In the event, this Court relies heavily on the well-known Delhi appeals court decision in Banyan Tree, which offers the position that a cause of action made out online must, at a minimum, demonstrate that the Defendant intended to conclude transactions and specifically target consumers in jurisdiction A.
Neither condition is met here, of course. However, there is something to be said for how these lines aren’t as clear-cut with the presence of middleman platforms like Zomato and Dine-Out, both of which are used heavily by the Claimant to set up not just jurisdiction but also a putative case for consumer confusion.

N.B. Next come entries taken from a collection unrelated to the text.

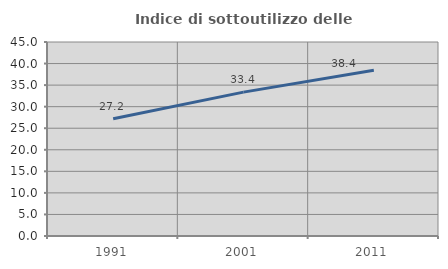
| Category | Indice di sottoutilizzo delle abitazioni  |
|---|---|
| 1991.0 | 27.207 |
| 2001.0 | 33.374 |
| 2011.0 | 38.441 |
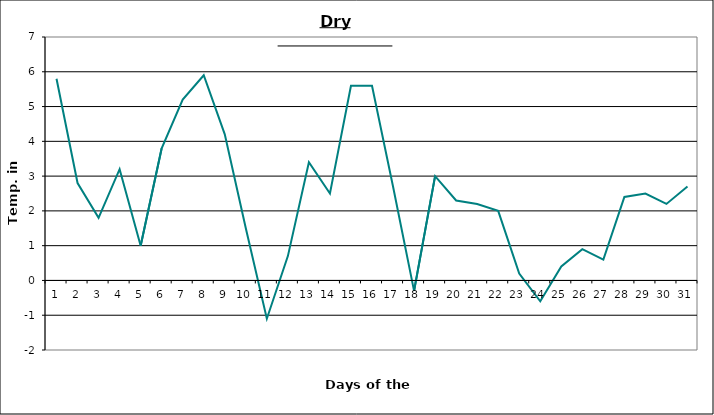
| Category | Series 0 |
|---|---|
| 0 | 5.8 |
| 1 | 2.8 |
| 2 | 1.8 |
| 3 | 3.2 |
| 4 | 1 |
| 5 | 3.8 |
| 6 | 5.2 |
| 7 | 5.9 |
| 8 | 4.2 |
| 9 | 1.5 |
| 10 | -1.1 |
| 11 | 0.7 |
| 12 | 3.4 |
| 13 | 2.5 |
| 14 | 5.6 |
| 15 | 5.6 |
| 16 | 2.7 |
| 17 | -0.3 |
| 18 | 3 |
| 19 | 2.3 |
| 20 | 2.2 |
| 21 | 2 |
| 22 | 0.2 |
| 23 | -0.6 |
| 24 | 0.4 |
| 25 | 0.9 |
| 26 | 0.6 |
| 27 | 2.4 |
| 28 | 2.5 |
| 29 | 2.2 |
| 30 | 2.7 |
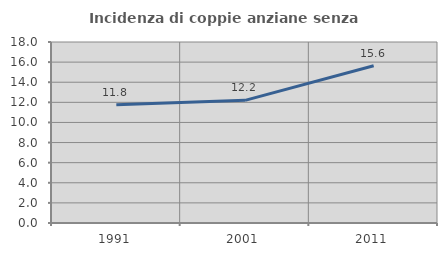
| Category | Incidenza di coppie anziane senza figli  |
|---|---|
| 1991.0 | 11.759 |
| 2001.0 | 12.198 |
| 2011.0 | 15.642 |
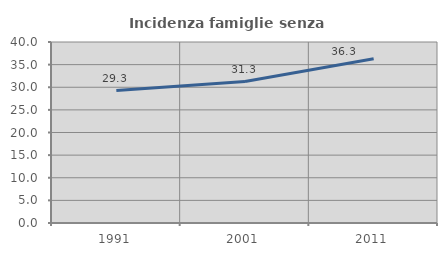
| Category | Incidenza famiglie senza nuclei |
|---|---|
| 1991.0 | 29.278 |
| 2001.0 | 31.265 |
| 2011.0 | 36.312 |
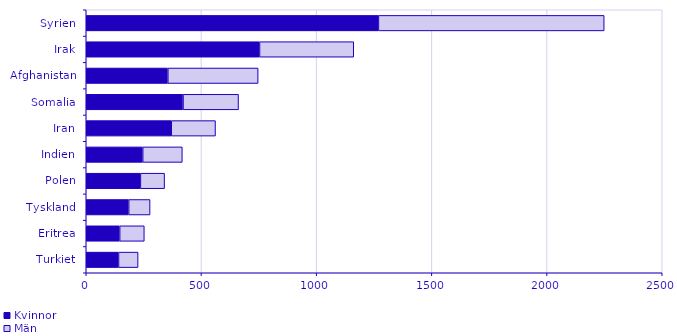
| Category | Kvinnor | Män |
|---|---|---|
| Syrien | 1268 | 980 |
| Irak | 752 | 409 |
| Afghanistan | 354 | 392 |
| Somalia | 420 | 241 |
| Iran | 369 | 192 |
| Indien | 245 | 172 |
| Polen | 235 | 105 |
| Tyskland | 184 | 93 |
| Eritrea | 145 | 107 |
| Turkiet | 140 | 85 |
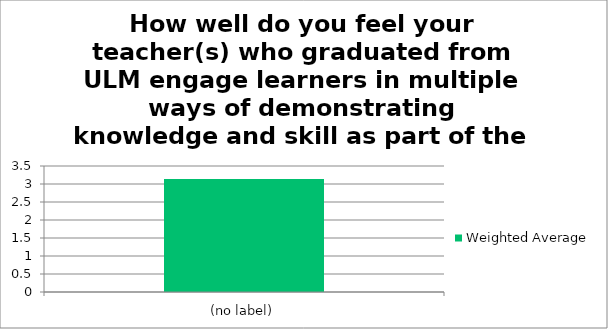
| Category | Weighted Average |
|---|---|
| (no label) | 3.14 |
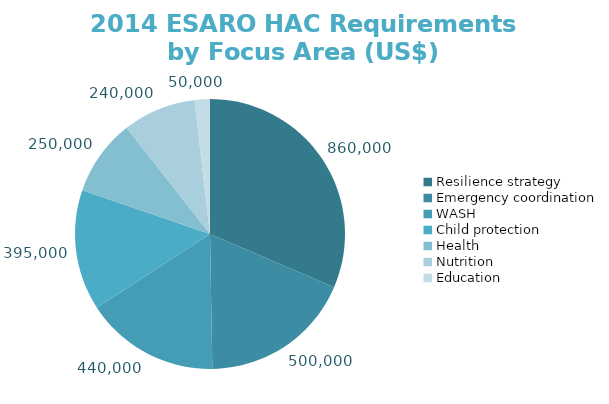
| Category | 2014 HAC requirements (US$) |
|---|---|
| Resilience strategy | 860000 |
| Emergency coordination | 500000 |
| WASH | 440000 |
| Child protection | 395000 |
| Health | 250000 |
| Nutrition | 240000 |
| Education | 50000 |
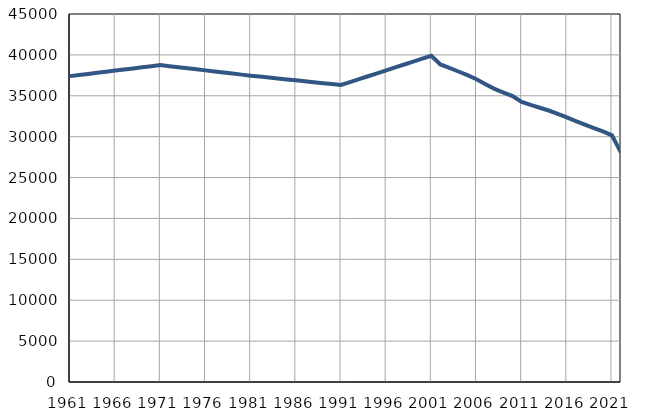
| Category | Population
size |
|---|---|
| 1961.0 | 37403 |
| 1962.0 | 37538 |
| 1963.0 | 37673 |
| 1964.0 | 37808 |
| 1965.0 | 37943 |
| 1966.0 | 38078 |
| 1967.0 | 38212 |
| 1968.0 | 38347 |
| 1969.0 | 38482 |
| 1970.0 | 38617 |
| 1971.0 | 38752 |
| 1972.0 | 38623 |
| 1973.0 | 38493 |
| 1974.0 | 38364 |
| 1975.0 | 38235 |
| 1976.0 | 38106 |
| 1977.0 | 37976 |
| 1978.0 | 37847 |
| 1979.0 | 37718 |
| 1980.0 | 37588 |
| 1981.0 | 37459 |
| 1982.0 | 37345 |
| 1983.0 | 37231 |
| 1984.0 | 37116 |
| 1985.0 | 37002 |
| 1986.0 | 36888 |
| 1987.0 | 36775 |
| 1988.0 | 36660 |
| 1989.0 | 36545 |
| 1990.0 | 36431 |
| 1991.0 | 36317 |
| 1992.0 | 36675 |
| 1993.0 | 37033 |
| 1994.0 | 37391 |
| 1995.0 | 37749 |
| 1996.0 | 38107 |
| 1997.0 | 38465 |
| 1998.0 | 38823 |
| 1999.0 | 39181 |
| 2000.0 | 39539 |
| 2001.0 | 39897 |
| 2002.0 | 38835 |
| 2003.0 | 38410 |
| 2004.0 | 37968 |
| 2005.0 | 37522 |
| 2006.0 | 37024 |
| 2007.0 | 36423 |
| 2008.0 | 35845 |
| 2009.0 | 35390 |
| 2010.0 | 34957 |
| 2011.0 | 34261 |
| 2012.0 | 33877 |
| 2013.0 | 33540 |
| 2014.0 | 33200 |
| 2015.0 | 32799 |
| 2016.0 | 32348 |
| 2017.0 | 31901 |
| 2018.0 | 31467 |
| 2019.0 | 31053 |
| 2020.0 | 30643 |
| 2021.0 | 30153 |
| 2022.0 | 28041 |
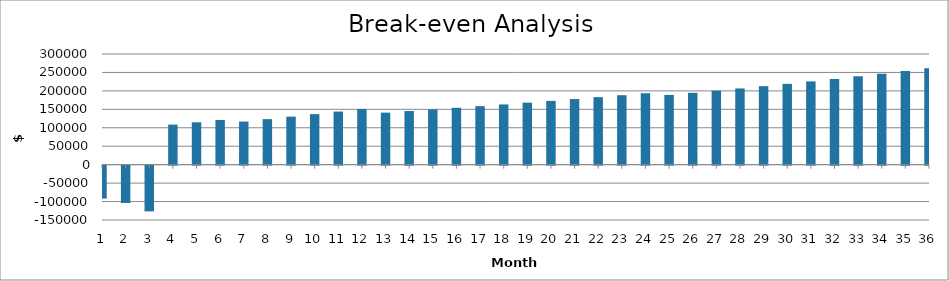
| Category | Net Income |
|---|---|
| 1.0 | -89241.286 |
| 2.0 | -101116.286 |
| 3.0 | -123893.236 |
| 4.0 | 108601.392 |
| 5.0 | 114857.323 |
| 6.0 | 121219.127 |
| 7.0 | 116873.479 |
| 8.0 | 123457.227 |
| 9.0 | 130157.402 |
| 10.0 | 136977.893 |
| 11.0 | 143922.794 |
| 12.0 | 150996.416 |
| 13.0 | 141097.8 |
| 14.0 | 145337.022 |
| 15.0 | 149671.767 |
| 16.0 | 154105.747 |
| 17.0 | 158642.88 |
| 18.0 | 163287.291 |
| 19.0 | 168043.334 |
| 20.0 | 172915.599 |
| 21.0 | 177908.931 |
| 22.0 | 183028.444 |
| 23.0 | 188279.538 |
| 24.0 | 193667.912 |
| 25.0 | 189103.955 |
| 26.0 | 194785.301 |
| 27.0 | 200623.039 |
| 28.0 | 206624.28 |
| 29.0 | 212796.541 |
| 30.0 | 219147.772 |
| 31.0 | 225686.382 |
| 32.0 | 232421.271 |
| 33.0 | 239361.854 |
| 34.0 | 246518.098 |
| 35.0 | 253900.554 |
| 36.0 | 261520.396 |
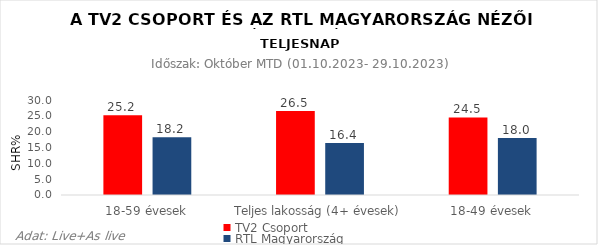
| Category | TV2 Csoport | RTL Magyarország |
|---|---|---|
| 18-59 évesek | 25.2 | 18.2 |
| Teljes lakosság (4+ évesek) | 26.5 | 16.4 |
| 18-49 évesek | 24.5 | 18 |
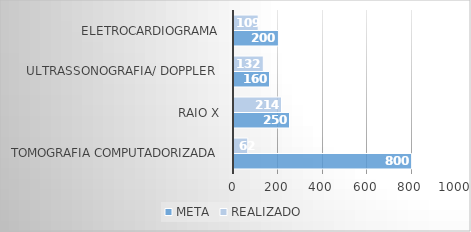
| Category | META | REALIZADO |
|---|---|---|
| Tomografia computadorizada | 800 | 62 |
| Raio x | 250 | 214 |
| Ultrassonografia/ Doppler  | 160 | 132 |
| Eletrocardiograma | 200 | 109 |
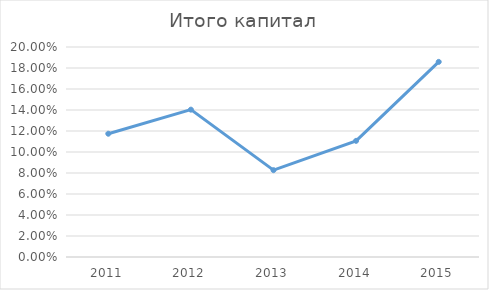
| Category | Итого капитал |
|---|---|
| 2011.0 | 0.117 |
| 2012.0 | 0.14 |
| 2013.0 | 0.083 |
| 2014.0 | 0.111 |
| 2015.0 | 0.186 |
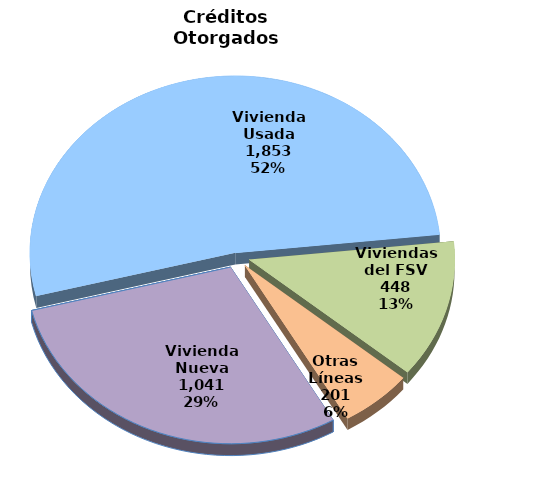
| Category | Series 0 |
|---|---|
| Vivienda Nueva | 1041 |
| Vivienda Usada | 1853 |
| Viviendas del FSV | 448 |
| Otras Líneas | 201 |
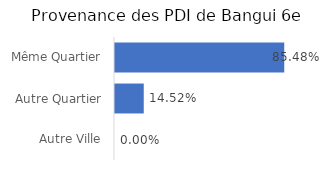
| Category | Provenance des PDI |
|---|---|
| Autre Ville | 0 |
| Autre Quartier | 0.145 |
| Même Quartier | 0.855 |
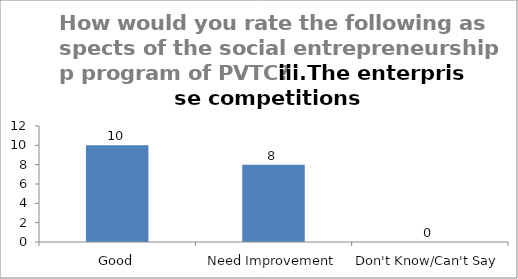
| Category | How would you rate the following aspects of the social entrepreneurship program of PVTC? iii.The enterprise competitions |
|---|---|
| Good | 10 |
| Need Improvement | 8 |
| Don't Know/Can't Say | 0 |
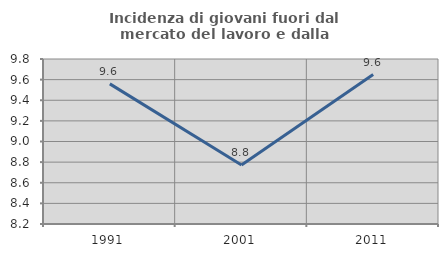
| Category | Incidenza di giovani fuori dal mercato del lavoro e dalla formazione  |
|---|---|
| 1991.0 | 9.559 |
| 2001.0 | 8.772 |
| 2011.0 | 9.649 |
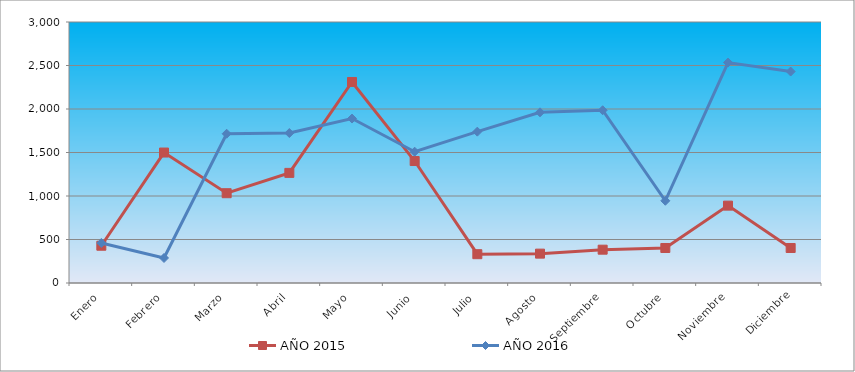
| Category | AÑO 2015 | AÑO 2016 |
|---|---|---|
| Enero | 428.42 | 459.807 |
| Febrero | 1499.469 | 287.38 |
| Marzo | 1032.102 | 1715.692 |
| Abril | 1265.786 | 1723.635 |
| Mayo | 2310.871 | 1890.438 |
| Junio | 1402.101 | 1509.173 |
| Julio | 331.052 | 1739.521 |
| Agosto | 337.543 | 1961.925 |
| Septiembre | 382.981 | 1985.754 |
| Octubre | 402.455 | 945.219 |
| Noviembre | 889.296 | 2533.822 |
| Diciembre | 402.455 | 2430.563 |
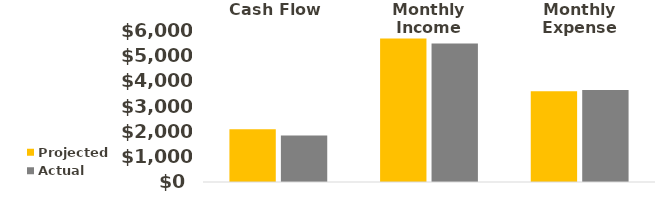
| Category | Projected | Actual |
|---|---|---|
| Cash Flow | 2097 | 1845 |
| Monthly Income | 5700 | 5500 |
| Monthly Expense | 3603 | 3655 |
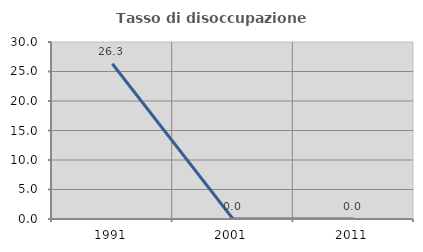
| Category | Tasso di disoccupazione giovanile  |
|---|---|
| 1991.0 | 26.316 |
| 2001.0 | 0 |
| 2011.0 | 0 |

There are two things to say at this point.
First, it is fast becoming inarguable that Delhi judges have, of late, developed a tendency to apply two standards of scrutiny while evaluating jurisdiction claims — one for cases where Defendants are set ex parte, and another for where Defendants contest jurisdiction.
One example with suffice to illustrate the point. Ms Justice Gupta herself, not four months ago, found for the Claimant in Icon Health & Fitness (which I wrote about in a previous story here) in another remote location jurisdiction case. The finding sprung almost entirely from WWE, a decision that she has now demonstrated little hesitation in departing from.
The only obvious difference? The claim in Icon Health & Fitness was ex parte, with no obvious recrimination in the event of a pro-Claimant finding. The Claimant’s case in Impresario, on the other hand, was thoroughly contested by the Defendant, and has prompted a detailed 21-page decision that was held under advisement for nearly two months. There’s a genuine gap in rigour here, and it’s a troubling one.
Second, and I cannot emphasize this enough, WWE and Ultra Home Construction are having us judge jurisdiction claims from an extremely convoluted baseline. On the face of it, Impresario is little more than a straightforward application of the Banyan Tree tests. (Indeed, Ms Justice Gupta admits as much at the conclusion of this decision. “Facts pleaded in the [claim],” she states tersely, “do not pass the tests laid down by the [appeals] Court in Banyan Tree.”)
However, judges are now, by sheer weight of precedent, compelled to consider two possibilities that did not complicate such an inquiry even four years ago.
The first — Ultra Home Construction — asks Courts to consider a jurisdiction permutation that is not authorised by statute. The second — WWE — effectively asks Courts, as a matter of routine, to consider whether jurisdiction is possible at a place neither the Claimant nor the Defendant principally operate out of, simply because the internet exists.
Credit then, to Ms Justice Gupta, for wading through these possibilities and arriving at a well-justified conclusion. However, I cannot shake the feeling that it may well be a conclusion that shuts the door to one unfavourable outcome only to open the door to several others.